Dannielle Blumenthal

I wanted to add that in 2 of the 3 instances below the women involved were also minorities –African-American and Asian — and this adds another dimension to the conversation. It’s not just about gender but also race, ethnicity, culture, class, religion, even geographical location and how all of these work together.

The main thing I would tell women is to listen to that little inner voice and follow what it tells you. We are all able to learn quite a bit but if we shut ourselves down before we even get out of the gate, how can we get anywhere?

Andrew Krzmarzick

Dannielle – To your point about male-dominated tech, we hosted a Code for America Brigade meeting in Durham last night. Out of 20 people in the room, one was a woman.
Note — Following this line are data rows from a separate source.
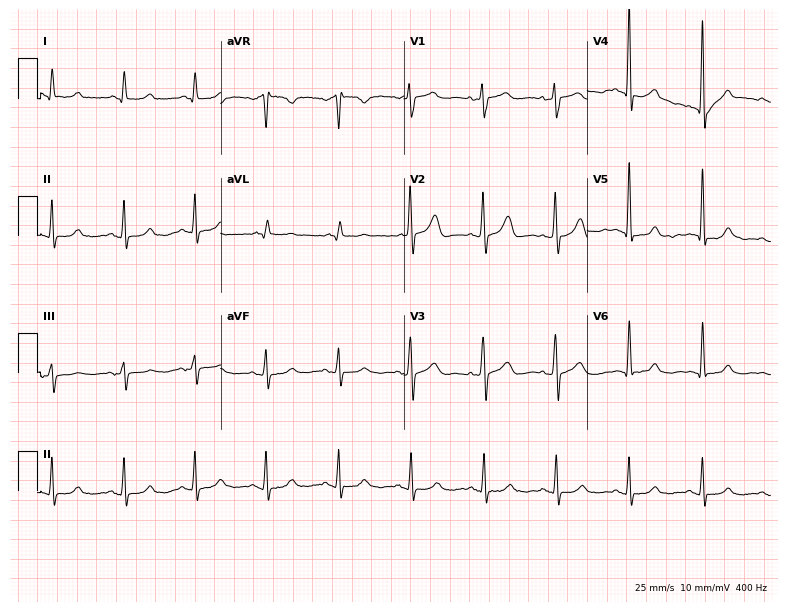
Electrocardiogram, an 81-year-old woman. Overall reading on record: normal ECG.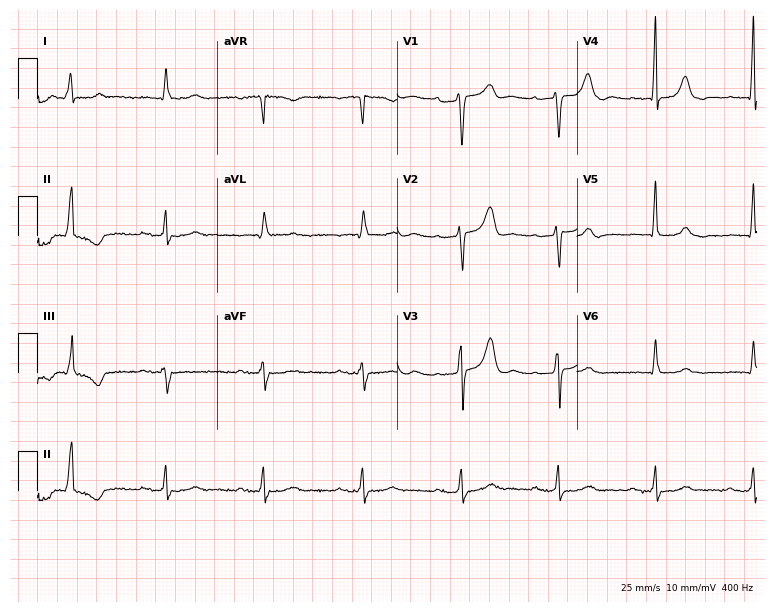
Electrocardiogram (7.3-second recording at 400 Hz), a 76-year-old male. Of the six screened findings (first-degree AV block, right bundle branch block (RBBB), left bundle branch block (LBBB), sinus bradycardia, atrial fibrillation (AF), sinus tachycardia), none is recorded. Only these six findings were labelled.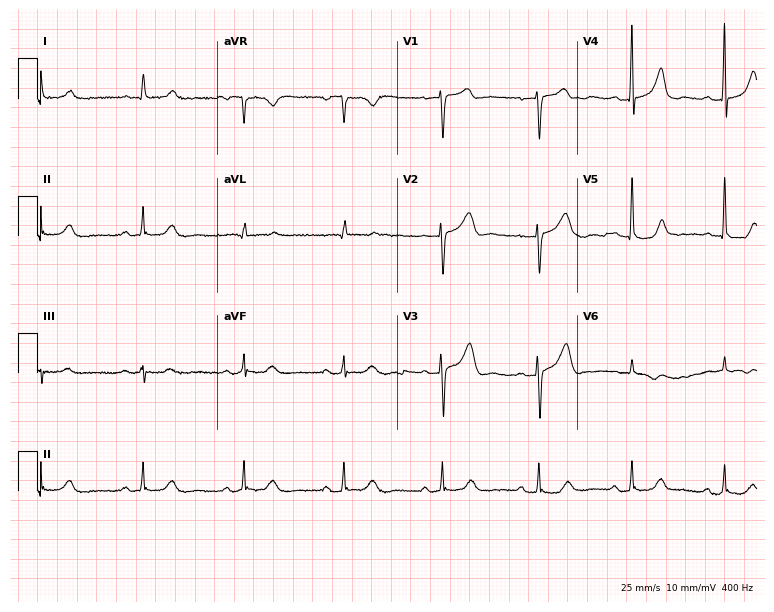
Resting 12-lead electrocardiogram (7.3-second recording at 400 Hz). Patient: an 80-year-old female. None of these six findings is recorded: first-degree AV block, right bundle branch block, left bundle branch block, sinus bradycardia, atrial fibrillation, sinus tachycardia. Other findings, if any, are not listed.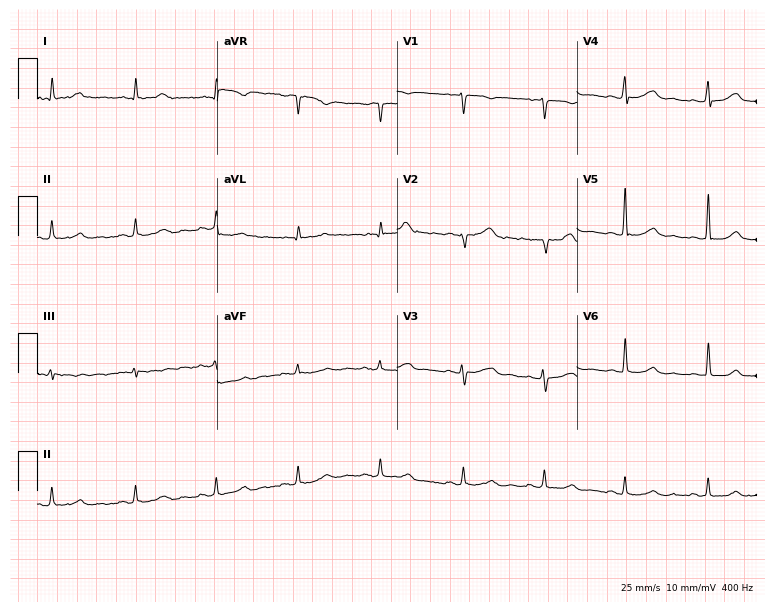
12-lead ECG from a 52-year-old female patient. Screened for six findings — first-degree AV block, right bundle branch block, left bundle branch block, sinus bradycardia, atrial fibrillation, sinus tachycardia — none is recorded.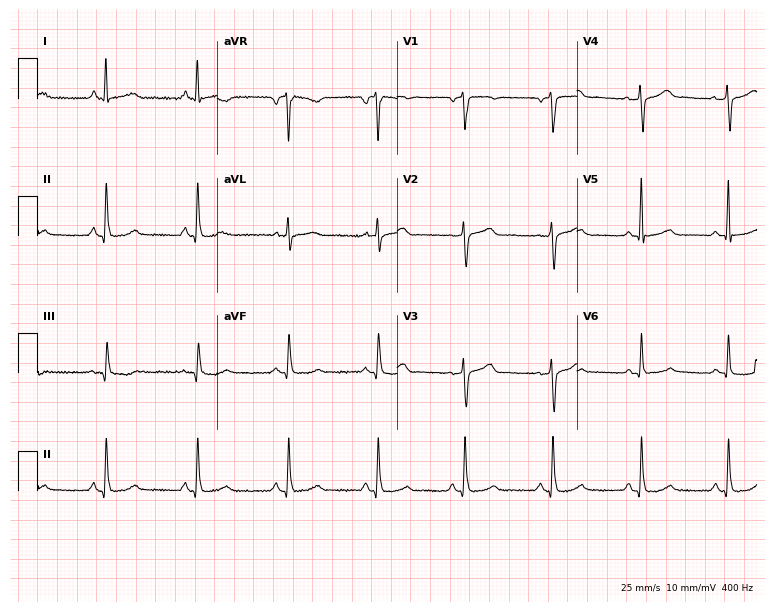
ECG — a female patient, 62 years old. Labelled as a normal ECG.

We had a great diversity in terms of organizations (city, county, non-profits, developers, start-ups, etc.) as well as knowledge (some tech, some not)…but not along the lines of gender (or race, for that matter). Interesting dynamics and gets to some sensitive issues about how actively you recruit for diversity, but these are firsthand accounts of present reality – and it’s good for us to ask the question, “are we okay with this?”

Dannielle Blumenthal

Yes, agree. Without women in tech we would not have Grace Hopper and COBOL. Or the tech investor and philanthropist Esther Dyson and EDVentures. Just a few examples.

In the U.S. at least women stay away from tech, which costs them (us) money and participation in the future of democracy. Wikipedia has a few solid reasons:

1 – Computers can be viewed in different ways and men tend to focus on the mastery of the machine whereas women tend to relate them to a broader context. Of course neither is better, but when you teach computer science in an isolated way then you are effectively turning women away.

2 – This one is obvious, but the image of the technologist is stereotypically male and females tend to gravitate toward feminine gender roles. (We see these stereotypes literally everywhere.)

3 – For the women who do venture toward technology, classroom practices biased toward the male gender (for example weeding people out based on rivalry) can be uncomfortable not to mention outright comments either inside the classroom or out.

4 – Women in tech are less likely to feel that their opinions are valued than women in non-tech jobs.

Interestingly in other countries women tend to gravitate toward technology because:

1 – The pay is good (Malaysia, India)

2 – The work environment is perceived as safer (Malaysia, India)

3 – Social marketing is deliberately aimed at making technology gender-neutral (Scotland) (Canadian research shows that women tend to think they don’t have programming skills)

4 – It increases marriageability (India)

I think it’s great that the Air Force and others are trying to bring women into tech. A great organization in the DC/Maryland/Virginia area is Women in Technology. But it has to start young and it’s really about confidence. We don’t realize how much those little criticisms hurt, but they do hurt and children quickly learn to adapt and protect themselves by doing whatever society praises them for.

Kathryn David

Thanks so much for posting this Kim. I hope one day we can move past the idea that male= favorable trait while female= weak/unfavorable trait. I’m glad you addressed the silliness behind that dichotomy. I agree with you that employers need to create a culture that eliminates gender bias, but I would also add that parents need to raise their daughters and sons in a way that encourages them to be assertive, pursue leadership roles, etc. without changing their methods based on their child’s gender. If all of this begins early enough and employers are made aware of these issues through posts like yours, we can work toward fundamental change.

Kim Truong

Thank you all for adding to the discussion. There’s certainly many societal factors at play and you’ve highlighted a lot of the important ones, such as education, upbringing, incentives, etc.

With regards to young daughters, I came across an engineering toy geared towards girls that was featured in a few media circles – it’s called Goldieblox. The story behind it is great.

The National Center for Women & Information Technology is also a great resource for reports.